Екатерина Алексеевна протянула Потемкину руку, когда же он наклонился и поцеловал ее, она положила ему обе руки на голову и сказала:
— Да будет мое благословение неизменно с вами, генерал-адъютант Потемкин!
Потемкин схватил руку государыни и, прижав ее к своему сердцу, воскликнул:
— Клянусь, что не вернусь к своей обожаемой монархине до тех пор, пока не подавлю гидры бунта или пока сам не лягу там костьми!
— Отправляйтесь с Богом, фельдмаршал Потемкин!
V
Вернувшись домой, Потемкин поспешил отдать необходимые распоряжения относительно предстоявшего на следующий день отъезда. Первый, кого он приказал позвать, был его домашний врач.

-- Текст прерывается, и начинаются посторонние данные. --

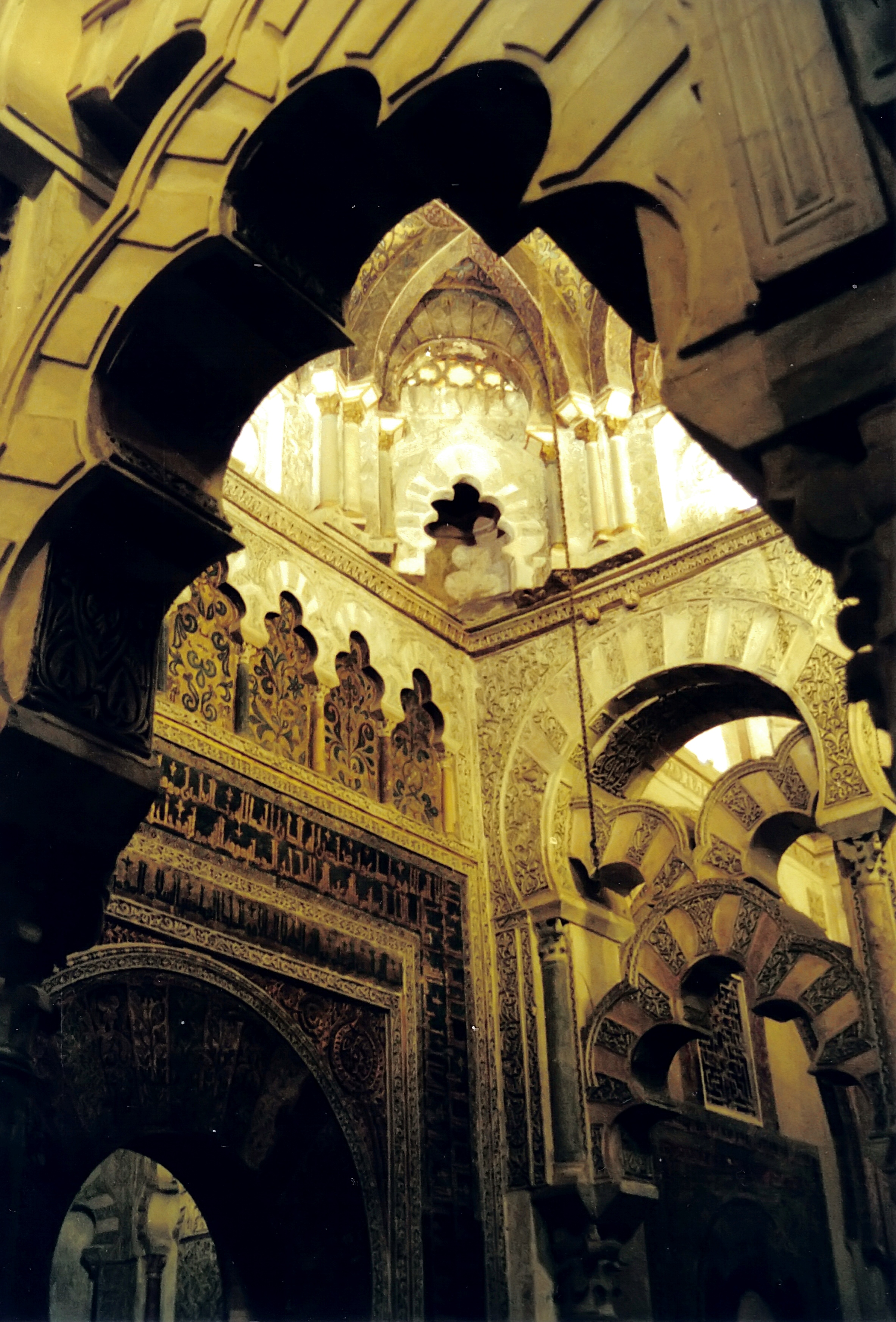 Cordoue - Mosquée - arcs polylobés de la clôture de la Maksourah

Это был чистенький, розовый старичок, голштинский немец по происхождению. Его звали Бауэрхан, но он не имел ровно ничего против, если его высокий повелитель в часы хорошего расположения духа называл его попросту «Кукареку» [6] .
6
Бауэрхан по-немецки значит мужицкий петух, отсюда и прозвище «Кукареку».

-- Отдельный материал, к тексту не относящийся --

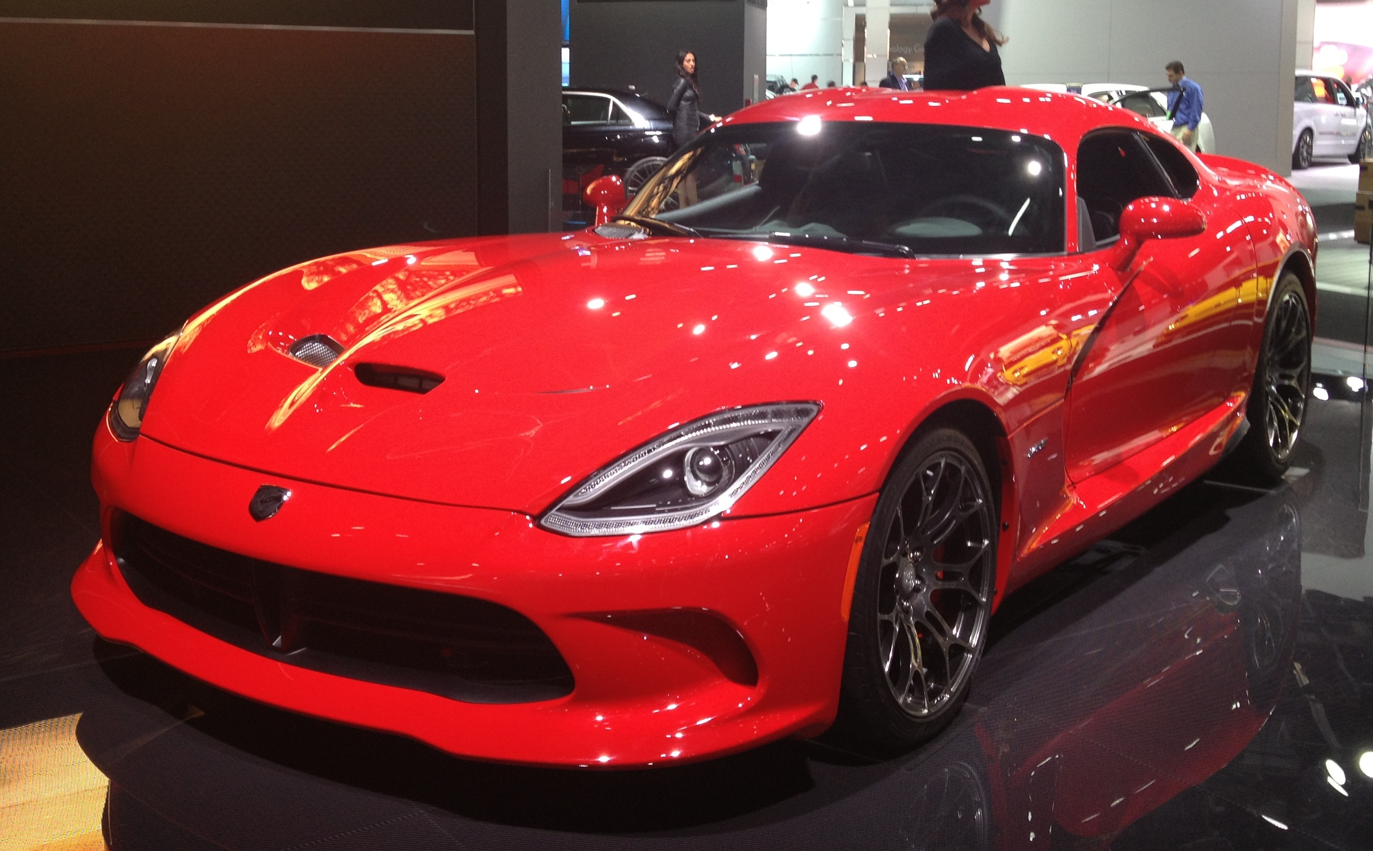 Una SRT Viper GTS rossa

Бауэрхан изучал медицину в университетах Геттингена и Йены и принадлежал к школе так называемых «рационалистов», которые сводили все болезни к расстройствам желудка и в качестве лечебных средств пользовались, главным и почти исключительным образом, рвотным и слабительным. Болело ли у клиента горло — рецепт: горькая вода; болели зубы — горькая вода; ныла от ревматизма нога — горькая вода — словом, всегда и от всего панацеей было слабительное. Бауэрхан говорил, что Генрих Вика, открывший Эпсомские минеральные источники, и Иоганн Рудольф Глаубер, впервые добывший и описавший свойства сернокислого натра (глауберова соль), были величайшими благодетелями человечества.

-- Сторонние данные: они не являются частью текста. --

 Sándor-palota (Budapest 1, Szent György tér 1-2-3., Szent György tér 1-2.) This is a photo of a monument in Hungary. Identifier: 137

Вообще в то время, когда больного еще больше, чем теперь, любили пичкать всякими снадобьями, система Бауэрхана освобождать организм от избытка вредных соков и полагаться больше на диетическое лечение доказывала большую трезвость ума. Однако и у Бауэрхана был свой слабый пунктик: он глубоко верил в алхимию, в возможность добыть «философский камень», обладающий чудодейственной способностью обращать малоценный металл в золото. Потемкин, носившийся с грандиозными планами завоевания полумира, был очень не прочь иметь в своем распоряжении горы золота и никогда не отказывал своему Кукареку в деньгах на производство опытов. Конечно, философского камня Бауэрхан не добыл, золота не приготовил, а извел немало, но это сделало его очень искусным химиком, а последнее не осталось без пользы и для Потемкина.